DNA methylation may be caused by DNA methyltransferase (DNMT), which modifies human DNA. At present, three types of DNMTs have been identified in mammalian cells, and the first-discovered DNMT1 is known to function to maintain DNA methylation when DNA is synthesized during cell division. The additionally discovered DNMT3a and DNMT3b have been analyzed and found to have the ability to catalyze new methylation.
Under this technical background, various studies have been conducted on diagnosis of diseases and identification of individuals using next-generation sequencing (NGS) (Korean Patent No. 10-1629247), but there is still a lot left to do.
Provided is a method of analyzing tumor subclones in a biological sample.
Provided is a computer-readable medium on which a program for executing the method on a computer is recorded.
Provided is an apparatus for analyzing tumor subclones in a biological sample.
Additional aspects will be set forth in part in the description which follows and, in part, will be apparent from the description, or may be learned by practice of the presented embodiments of the disclosure.
An aspect provides a method of analyzing tumor subclones, the method including collecting DNA methylation data derived from a biological sample; selecting fingerprint epiloci from the collected DNA methylation data; and determining tumor subclones from the selected fingerprint epiloci.
The biological sample refers to a sample derived from an organism. The organism may be a mammal including a human. The biological sample may be derived from a body tissue or a body fluid. The tissue may be any tissue in the body, where a tumor may be generated. The body fluid may be blood, plasma, serum, urine, mucus, saliva, tears, sputum, spinal fluid, pleural fluid, nipple aspirate, lymph fluid, respiratory tract fluid, serous fluid, urogenital fluid, breast milk, lymph secretion, semen, cerebrospinal fluid, body fluid in organs, ascites, fluid from cystic tumor, amniotic fluid, or a combination thereof.
The DNA methylation data may be collected from experimental data. The experimental data may be data of detecting methylated bases by using sodium bisulfite or sodium hydrogen sulfite, or by using an antibody against 5-methylcytosine. Further, the experimental data may be collected using a Sanger sequencing method, a microeletrophoretic sequencing method, sequencing by hybridization, a clonal amplification technique, an emulsion PCR method, a polony PCR method, etc.
According to a specific embodiment, the DNA methylation data may be collected by reduced representation bisulfite sequencing (RRBS). The RRBS may be a kind of bisulfite sequencing for detecting DNA methylation that occurs in cytosine bases on genome. The RRBS may be sequencing performed using an appropriate size of genomic fragment which is produced by treatment with a specific restriction enzyme. The RRBS may be performed with respect to a genomic region with a high content of CpG on DNA, for example, CpG island. The techniques capable of detecting methylation may be used in combination.

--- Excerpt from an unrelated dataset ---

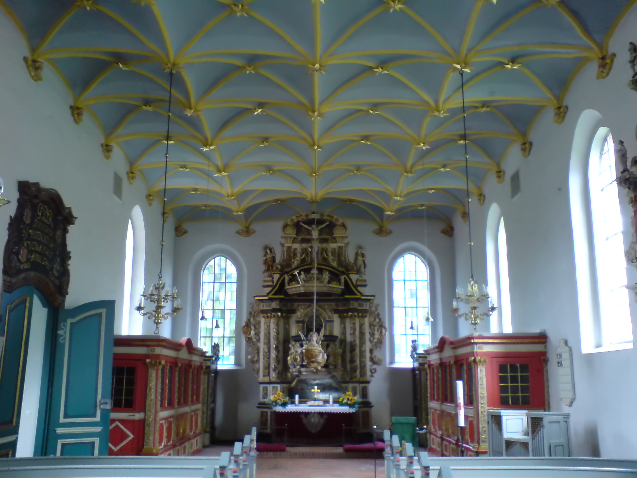 Ahrensburger Schlosskapelle
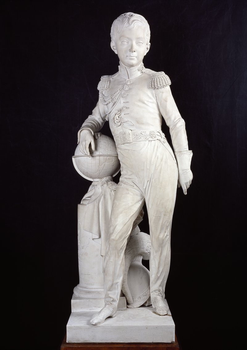 D'après Pierre-Sébastien Guersant, Le Duc de Bordeaux, biscuit de la Manufacture nationale de céramique de Sèvres, 1827, hauteur 121 centimètres. Bordeaux, musée des Arts décoratifs et du Design.

The experimental data may be collected by a specific apparatus or kit commercially available. The apparatus may utilize next generation sequencing (NGS). The apparatus may be, for example, a 454 sequencer available from Roche, an illumina genome analyzer available from illumina, SOLID available from Applied Biosystem, or a HliScope single molecular sequencer available from Helicos biosciences, but is not limited thereto.

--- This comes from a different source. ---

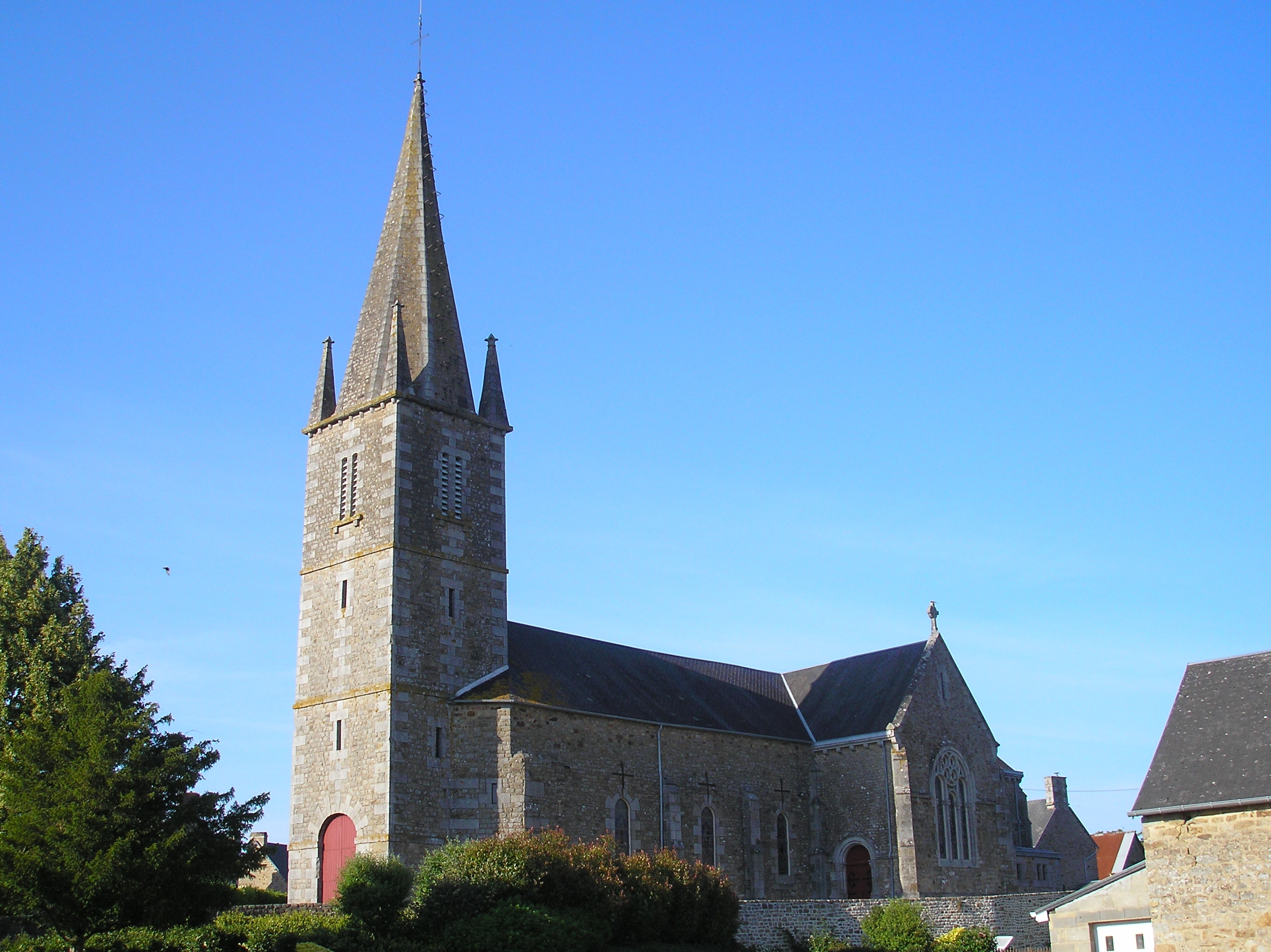 Marcilly (Normandie, France). L'église Saint-Martin.

The DNA methylation data may be collected from a known database (DB) 31. For example, the DNA methylation data may be stored in a database (DB) which has been known in the art, such as National Center for Biotechnology Information (NCBI), Gene Expression Omnibus (GEO), European Bioinformatics Institute databases, European Nucleotide Archive, etc. Further, the DNA methylation data may be collected from new data being updated due to the development of sequencing technology.
The “clone” refers to a population of genetically identical cells or individuals, and cells included in one clone may be derived from a single cell. The “subclone” refers to a population of cells resulting from one or more genetic mutations in the clone. The genetic mutations may be epigenetic mutations. The epigenetic mutations may be methylation that occurs in cytosine bases of DNA. For example, each subclone in a tumor may be a population of cells that share a unique methylation pattern.
Several subclones may exist in a tumor. Single subclones may be derived from a single cell, and they may share any biological characteristics. Therefore, respective subclones may exhibit similar characteristics in tumor treatment or diagnosis, etc. For example, a tumor therapeutic agent may exhibit similar effects against specific subclones. According to a specific embodiment, since a composition of subclones in a tumor may be identified by using DNA methylation which is one of epigenetic mutations, a difference in responses of individuals to a therapeutic agent may be understood, and it may be usefully applied to a personalized therapy.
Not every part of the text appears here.